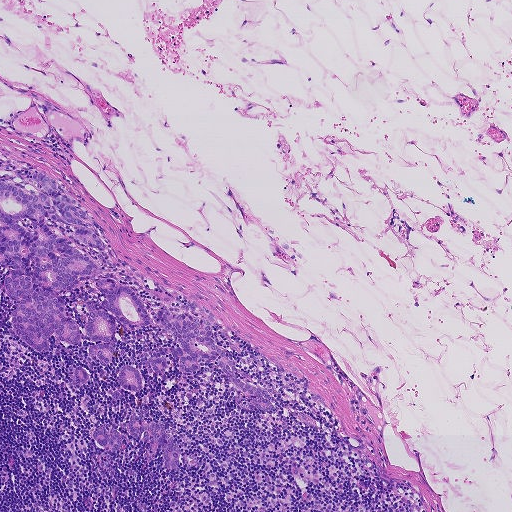
This is a crop of a whole-slide image: an H&E-stained breast-cancer sentinel lymph node section at roughly 5× magnification (about 1.8 µm per pixel; the crop spans about 0.93 mm).
Question: Show where the tumour is in this image.
Answer: Outlines of seven tumour regions, largest first (closed clockwise paths, crop pixels): region 1: (0, 164), (22, 178), (37, 171), (57, 183), (99, 225), (102, 247), (88, 247), (71, 225), (43, 216), (55, 235), (98, 264), (94, 278), (59, 294), (78, 324), (76, 346), (53, 334), (39, 353), (16, 337), (10, 324), (16, 306), (0, 295); region 2: (98, 278), (113, 279), (130, 287), (150, 319), (148, 326), (134, 328), (113, 319), (116, 341), (113, 363), (106, 366), (89, 355), (86, 348), (92, 344), (100, 343), (90, 340), (84, 326), (88, 312), (85, 300), (102, 307), (101, 302), (106, 296), (97, 290), (94, 283); region 3: (166, 306), (181, 307), (193, 317), (208, 318), (211, 325), (210, 333), (219, 346), (220, 353), (217, 360), (196, 358), (199, 365), (198, 373), (192, 376), (184, 375), (178, 361), (174, 361), (171, 354), (172, 347), (180, 347), (170, 333), (163, 331), (157, 326), (154, 319), (159, 309); region 4: (135, 414), (146, 424), (153, 421), (160, 426), (179, 450), (178, 465), (172, 470), (164, 470), (157, 441), (151, 436), (148, 441), (138, 439), (126, 430), (120, 431), (125, 443), (122, 450), (116, 454), (108, 453), (96, 443), (92, 436), (93, 429), (105, 424), (117, 427), (124, 426); region 5: (126, 364), (133, 366), (139, 371), (143, 385), (139, 391), (132, 392), (125, 390), (116, 378), (118, 370); region 6: (158, 356), (166, 357), (169, 364), (168, 371), (161, 374), (154, 372), (148, 366), (151, 359); region 7: (75, 367), (83, 367), (88, 371), (90, 378), (88, 384), (80, 383), (74, 379), (70, 372).
Tumour covers about 10% of the frame.

++++++++++

Every line from the start of the listing above through the line with "Question: Show where" should be repeated exactly; skip the pictures and add nothing else.

Task solution —
This is a crop of a whole-slide image: an H&E-stained breast-cancer sentinel lymph node section at roughly 5× magnification (about 1.8 µm per pixel; the crop spans about 0.93 mm).
Question: Show where the tumour is in this image.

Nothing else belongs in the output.